Following a hearing conducted December 21, 1960, at which Bey appeared pro se, the Board chose the last, most severe, alternative. As an automatic consequence of parole revocation, Bey was remanded to prison to serve the unexpired portion of the term of his maximum sentence at the date of his violation of a parole condition. Although he could be reconsidered for parole at any time, he would automatically be heard again for possible release on parole only after serving another year of imprisonment. Parole Board Regulation X.C, D. Although Bey's arrest was statutorily authorized for any reason "deemed sufficient" by the parole board, a precondition to parole revocation and reincarceration was that Bey had been arrested "for violation of his parole." Conn.Gen.Stat. § 54-128(a).

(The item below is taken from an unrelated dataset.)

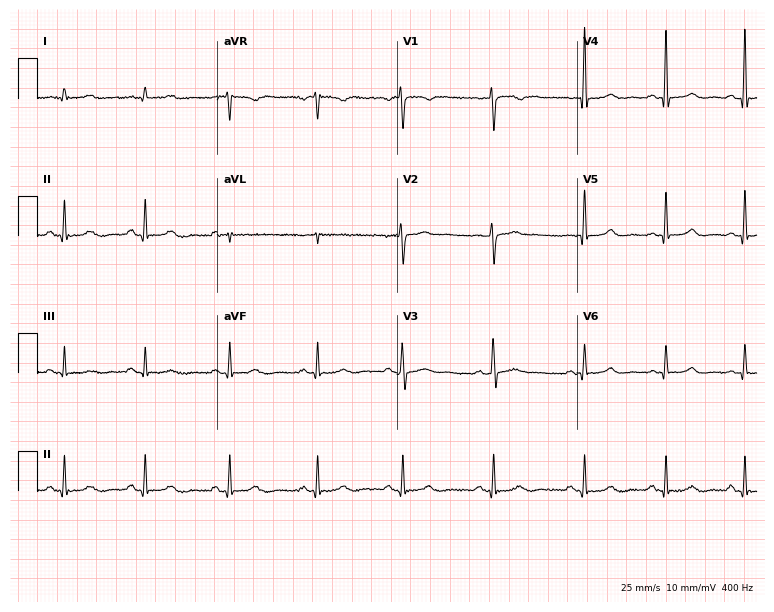
ECG — a female patient, 48 years old. Screened for six findings — first-degree AV block, right bundle branch block, left bundle branch block, sinus bradycardia, atrial fibrillation, sinus tachycardia — none is recorded. Only these six findings were labelled.

At the time it revoked Bey's parole, the board had before it Bey's testimony (there is nothing in the record to indicate the nature of the testimony), Mercer's report, and also a much briefer report prepared by the Executive Secretary, James McIlduff. McIlduff's report consisted of a digest of Mercer's report, in the main stressing aspects least favorable to Bey, and miscellaneous representations based on Bey's previous record. For example, McIlduff described Bey as "emotionally unstable" and "somewhat of an agitator" and referred to a period of several years during Bey's earlier incarceration when Bey was confined at the Norwich State Hospital as a mental patient.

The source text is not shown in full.